Council set to vote on new rules for zoning
Update to Albuquerque’s Integrated Development Ordinance set Thursday
The Albuquerque City Council could vote as early as Thursday on new zoning rules that would expand opportunities for RV parks, car dealers and drivethrus, while reducing areas where liquor and nicotine retail is automatically allowed.
It could also set rules for where and when cannabis shops can operate now that New Mexico has legalized recreational marijuana.
It is all part of the second annual update to the city’s Integrated Development Ordinance. The council has a special meeting devoted to the IDO at 3 p.m. Thursday.
Many of the potential IDO amendments already have been passed by the council’s Land Use Planning and Zoning Committee and are incorporated into the bill currently pending before the full council. However, councilors still have the opportunity to reconsider them or change them before a final vote.
Amendments in that stage of the process would:
■ Allow RV parks to operate in more zones across the city, which sponsor Councilor Diane Gibson said is partly a response to the growing culture of people — like “digital nomads” — living life on the road
■ Make it easier to establish drive-thrus in mixed-use, lowintensity zones, eliminating the requirement to get conditional use approval from a zoning hearing examiner
■ Increase areas where auto dealers and rental companies can have outdoor vehicle displays
■ Make liquor and nicotine retail a conditional — rather than permissive — use in certain mixed-use and commercial zones, except as part of general or grocery stores
■ Reduce the time the public has to request a facilitated meeting about certain site plan applications — those that require only an administrative, rather
than board or commission, decision — to 10 days from 15
The cannabis-related proposals have not been passed — or even voted on — by the council’s LUPZ committee and are therefore not yet incorporated into the IDO update bill.

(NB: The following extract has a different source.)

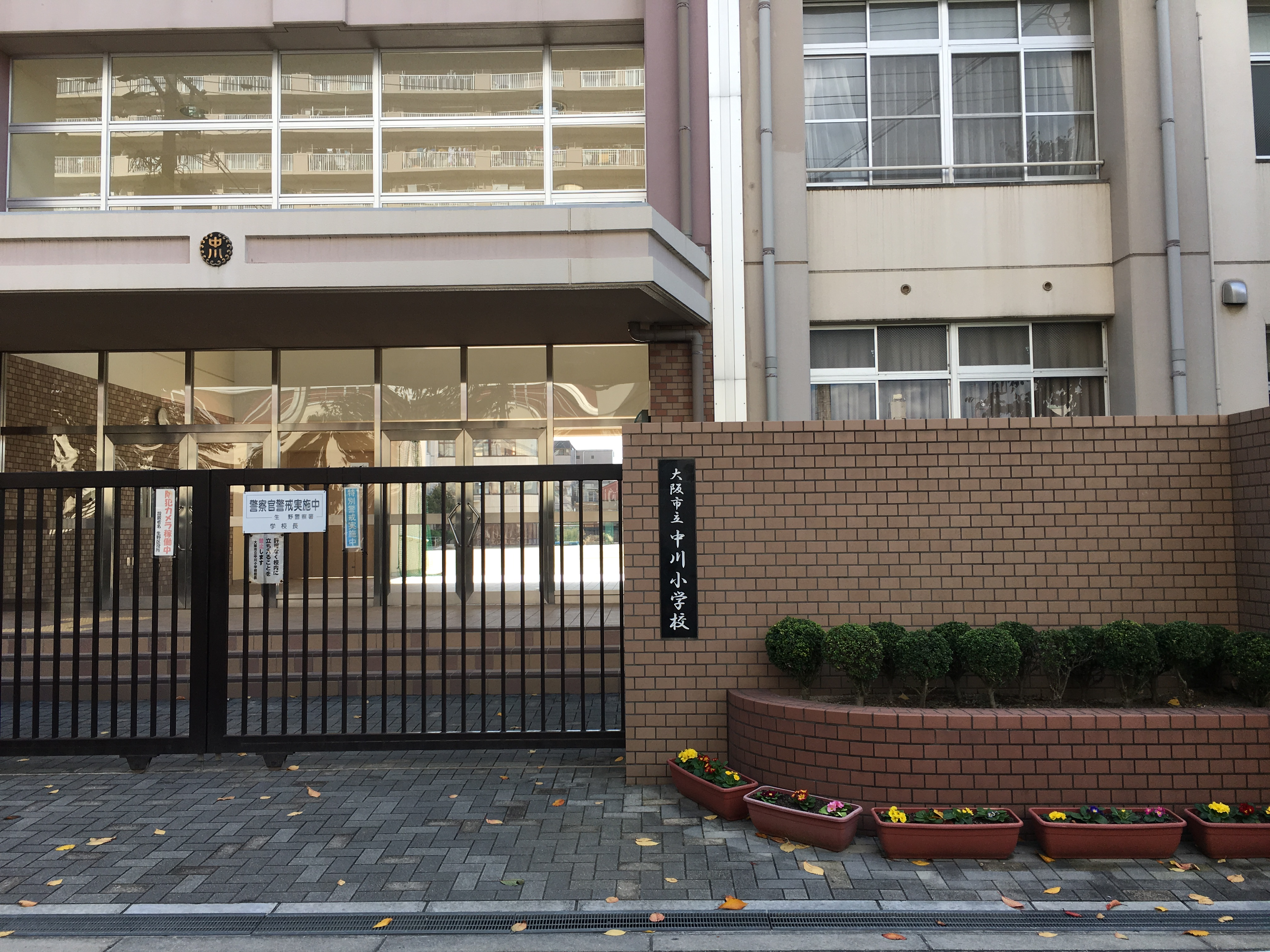 大阪市立中川小学校

The council can still vote to add them, but will likely have to pick between some competing proposals.
Mayor Tim Keller’s administration, for example, wants cannabis retail locations at least 1,000 feet apart from each other and from “adult” entertainment or retail businesses, but would not ban multiple licensees from operating on the same premises. Councilor Pat Davis, meanwhile, is proposing a 600-foot distance between cannabis shops, but his proposal would still allow them to pursue conditional approval to operate inside that buffer.
Other potential amendments include Keller’s proposal to ban cannabis retailers from abutting streets designated as Main Street corridors — such as large parts of Central Avenue — and from allowing customers between the hours of 10 p.m. and 7 a.m.
For more detailed information about the amendments, go to abczone.com and look under the “2020 IDO Annual Update.”